We explore estimation and forecast accuracy for sparse linear models, focusing on scenarios where both predictors and errors carry serial correlations. We establish a clear link between predictor serial correlation and the performance of the LASSO, showing that even orthogonal or weakly correlated stationary AR processes can lead to significant spurious correlations due to their serial correlations. To address this challenge, we propose a novel approach named ARMAr-LASSO ({\em ARMA residuals LASSO}), which applies the LASSO to predictors that have been pre-whitened with ARMA filters and lags of dependent variable. We derive both asymptotic results and oracle inequalities for the ARMAr-LASSO, demonstrating that it effectively reduces estimation errors while also providing an effective forecasting and feature selection strategy. Our findings are supported by extensive simulations and an application to real-world macroeconomic data, which highlight the superior performance of the ARMAr-LASSO for handling sparse linear models in the context of time series.

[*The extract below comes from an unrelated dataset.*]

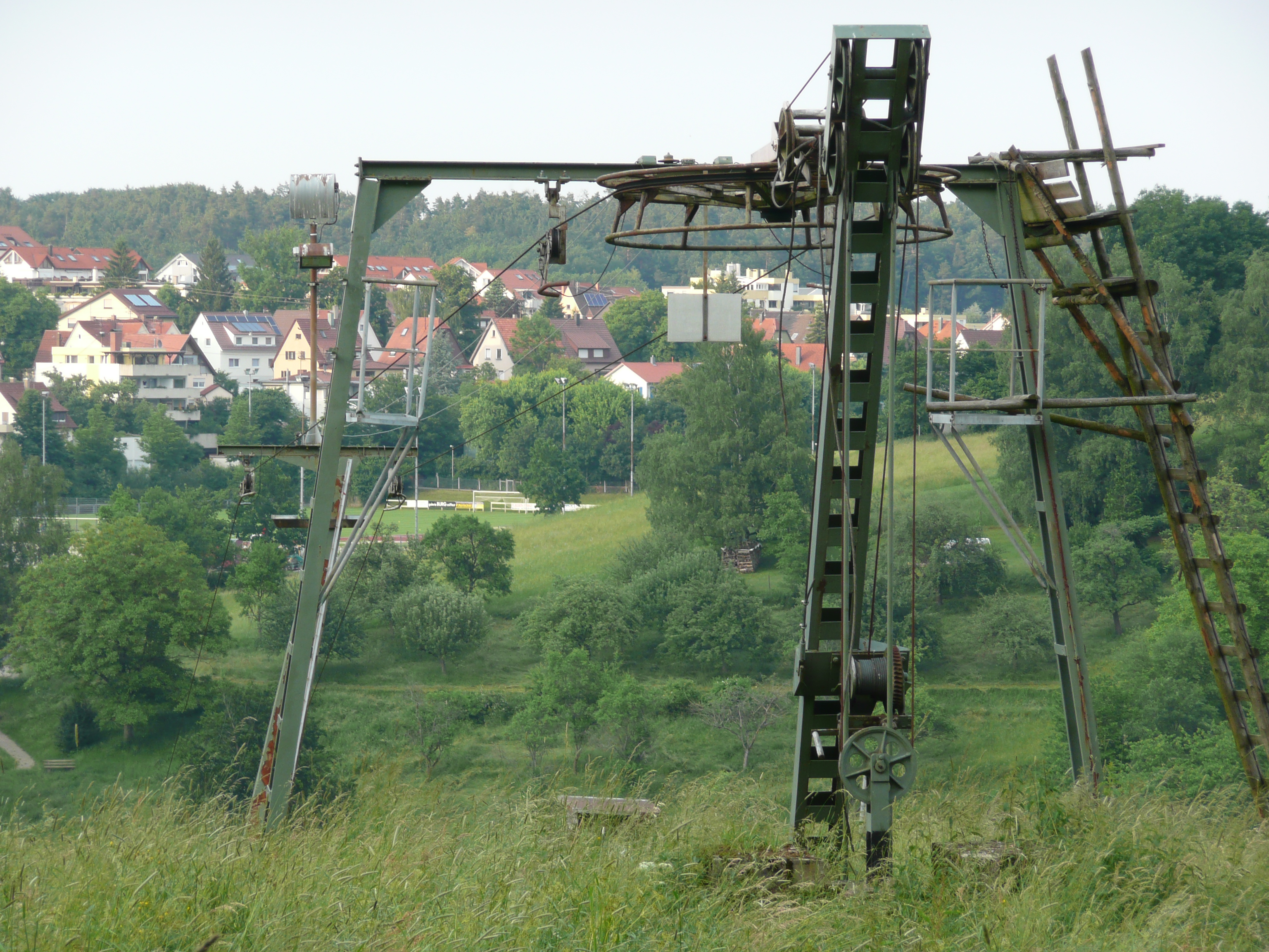 Skilift PizMus in Musberg
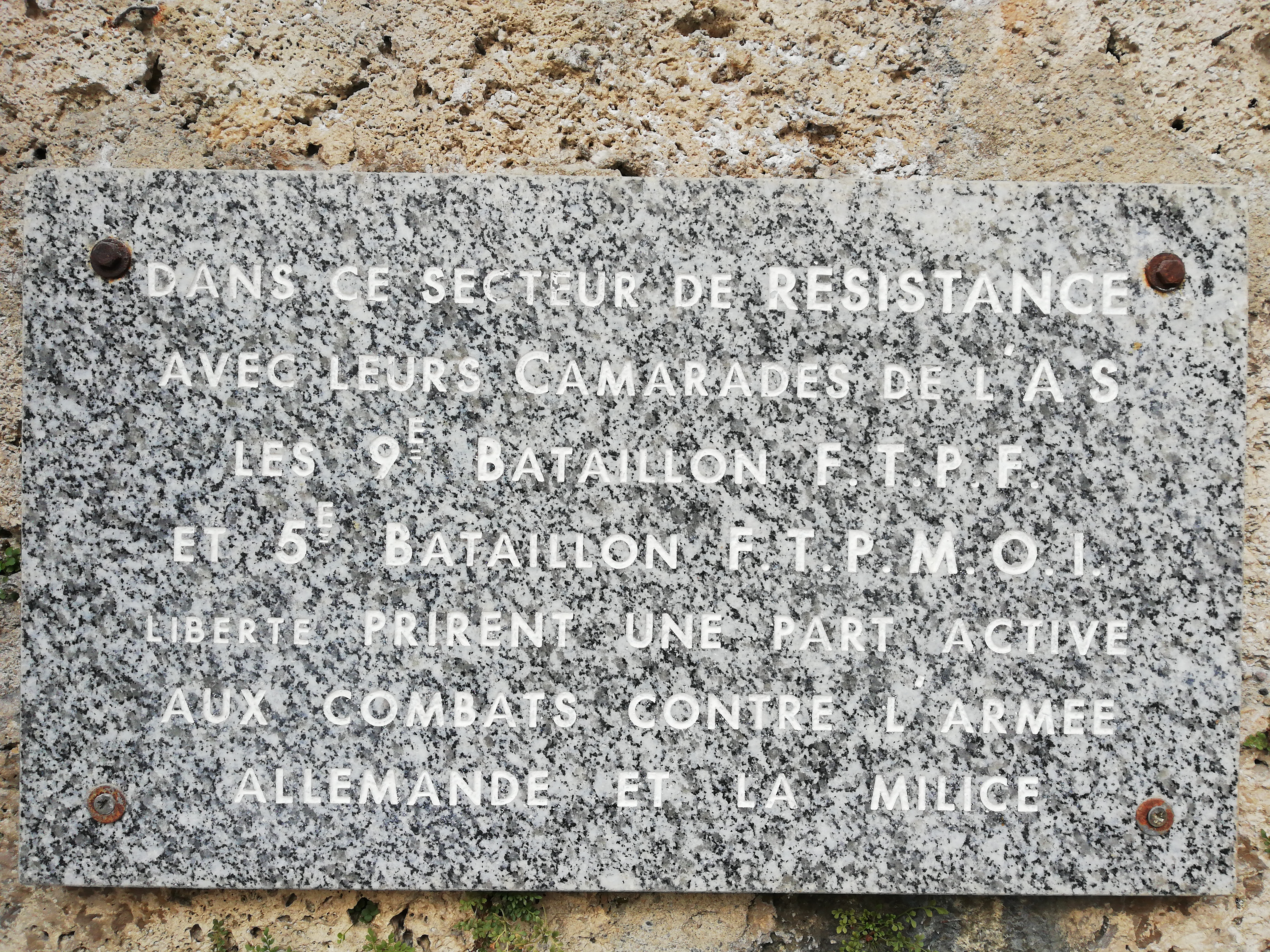 Plaque-mémorial de la Résistance à Uriage (Saint-Martin d'Uriage)

翻译：本文探讨了稀疏线性模型的估计与预测精度，重点关注预测变量与误差项均存在序列相关性的情形。我们建立了预测变量序列相关性与LASSO性能之间的明确联系，表明即使是正交或弱相关的平稳AR过程，由于其序列相关性，也可能导致显著的伪相关性。为应对这一挑战，我们提出了一种名为ARMAr-LASSO（ARMA残差LASSO）的新方法，该方法将LASSO应用于经过ARMA滤波器和因变量滞后项预白化处理的预测变量。我们推导了ARMAr-LASSO的渐近结果与Oracle不等式，证明其能有效降低估计误差，同时提供有效的预测与特征选择策略。大量仿真实验及对实际宏观经济数据的应用验证了我们的结论，突显了ARMAr-LASSO在处理时间序列背景下稀疏线性模型时的优越性能。